White House officials said this week’s response to demonstrations across the country had indicated that local governments should be able to restore order themselves.
This comes after a new poll found a majority of Americans sympathise with the protests.
The survey conducted on Monday and Tuesday found 64 per cent of American adults were “sympathetic to people who are out protesting right now”, while 27 per cent said they were not and nine per cent were unsure.
More than 55 per cent of Americans said they disapproved of President Trump’s handling of the protests, while just one-third approved.
The protests in Washington and other cities over police brutality against minorities proceeded today with relative calm, a striking contrast to the harsh crackdowns outside the White House yesterday.
Trump had used the aggressive action in the nation’s capital to set an example for the rest of the country, a senior White House official said on Tuesday. The Defense Department has drafted contingency plans for how to deploy active-duty military if needed.

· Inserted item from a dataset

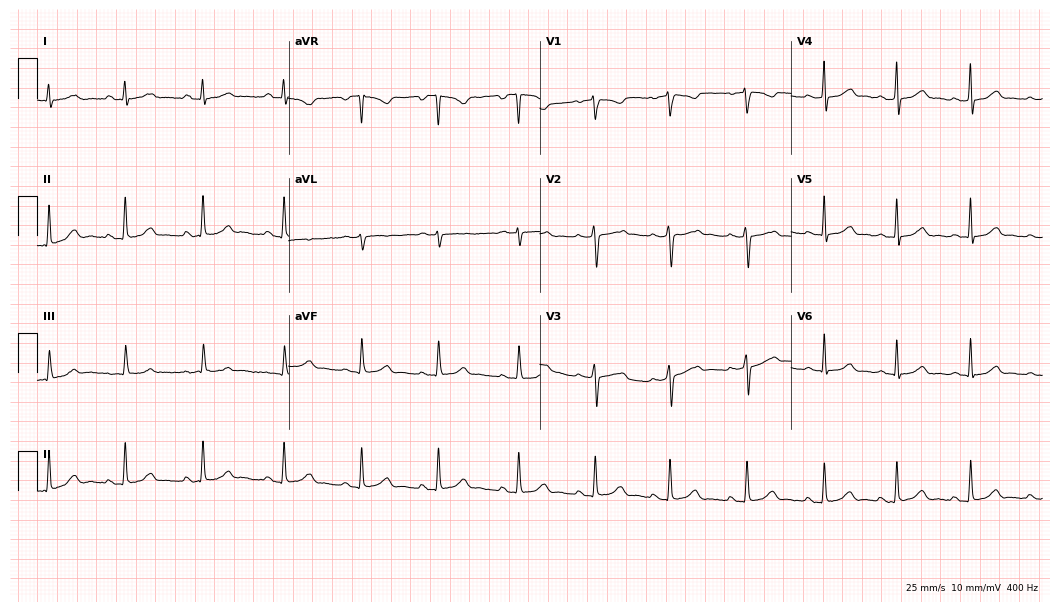
12-lead ECG from an 18-year-old woman. Recorded interpretation: within normal limits.

Pentagon documents reviewed by The Associated Press revealed plans for soldiers from an Army division to protect the White House and other federal buildings if security in the nation’s capital was to be further compromised and the National Guard could not secure the facilities.
However, interest in enacting such extraordinary federal authority appeared to be waning in the White House.
Though the crackdown on the Washington demonstrations was praised by some Trump supporters on Tuesday, a handful of Republicans expressed concern that law enforcement officers risked violating protesters’ First Amendment rights.
The Defence Secretary also distanced himself from Trump’s decision to walk across Lafayette Park for a photo opportunity at a church after the demonstrators had been cleared.
Pentagon Chief Mark Esper, who walked with Trump to St. John’s Church on Monday night insisted he was not privy to the president’s plan.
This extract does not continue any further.